I think the 04-06 Phaeton, Cayenne & Toureg and possibly others use many of the same parts.

Sent from my HTCONE using Tapatalk


----------



## Halvecto (Nov 18, 2011)

Be sure to have your mechanic identify what is causing water intrusion. 

Also, I doubt a non-dealership mechanic will have the necessary computer systems to read the car. Even a high-end VAGCOM can only do so much.

Sent from my HTCONE using Tapatalk


----------



## invisiblewave (Sep 22, 2008)

We know what causes the water intrusion, there's a whole DIY procedure in the FAQ for clearing the drains and plenums. Also, you may wish to consider removing the rubber bung underneath the Kessy so that any water drains. The reason the unit is rusted is because it's been sitting in water for years, the units do have waterproofing, so it takes pooling of the water to damage it.


----------



## Halvecto (Nov 18, 2011)

Yes, true. But, I mentioned that so that all the possible factors (sunroof, intake plenum, etc) should be checked.
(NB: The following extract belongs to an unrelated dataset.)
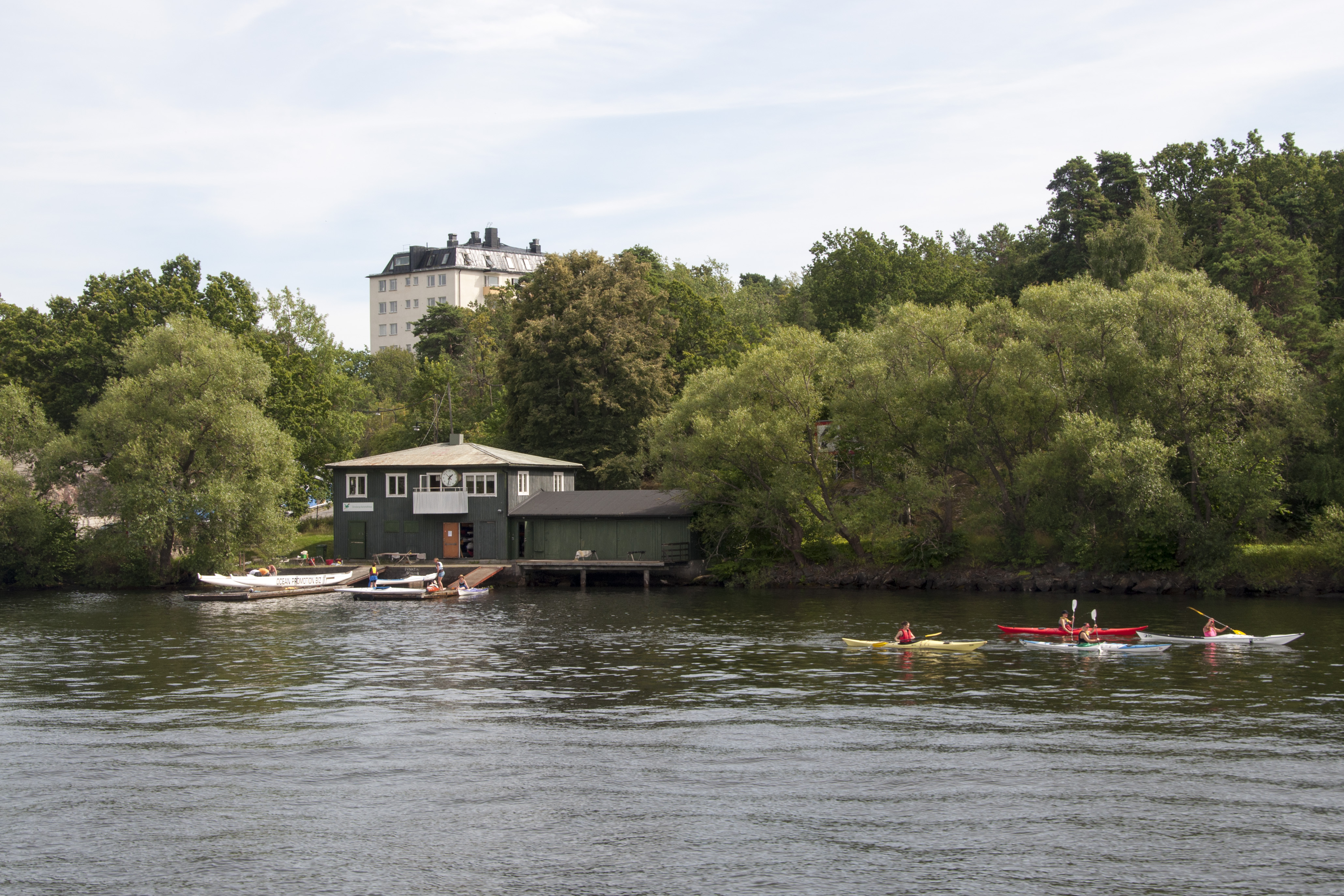 Örnsbergs kanotsällskap, Gröndal Gustaf Edström (Arkitekt) Rolf Ekevik (Byggmästare) Stockholms stads idrotts- och friluftsstyrelse (Arkitektkontor) Örnsbergs Kanotsällskap (Byggherre)
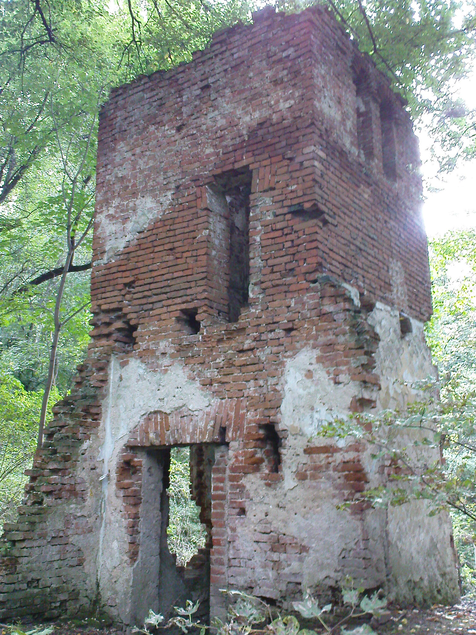 Morysin - zespół pałacowo-parkowy - domek stróża - ruiny widziane od północnego-zachodu

I have wondered if, for precaution, wrapping the module in plastic would do some good.

Sent from my HTCONE using Tapatalk


----------



## invisiblewave (Sep 22, 2008)

It can't hurt. I've been running mine for 8 years with the rubber bung removed.


----------



## udaymohan (Nov 8, 2007)

Thanks a million chaps for the feedback, one question did arise if using a part from another car such as the Toureg would have any conflict with the Phaeton. Is there potentially any unique programing which maybe on the original when compared to the replacement?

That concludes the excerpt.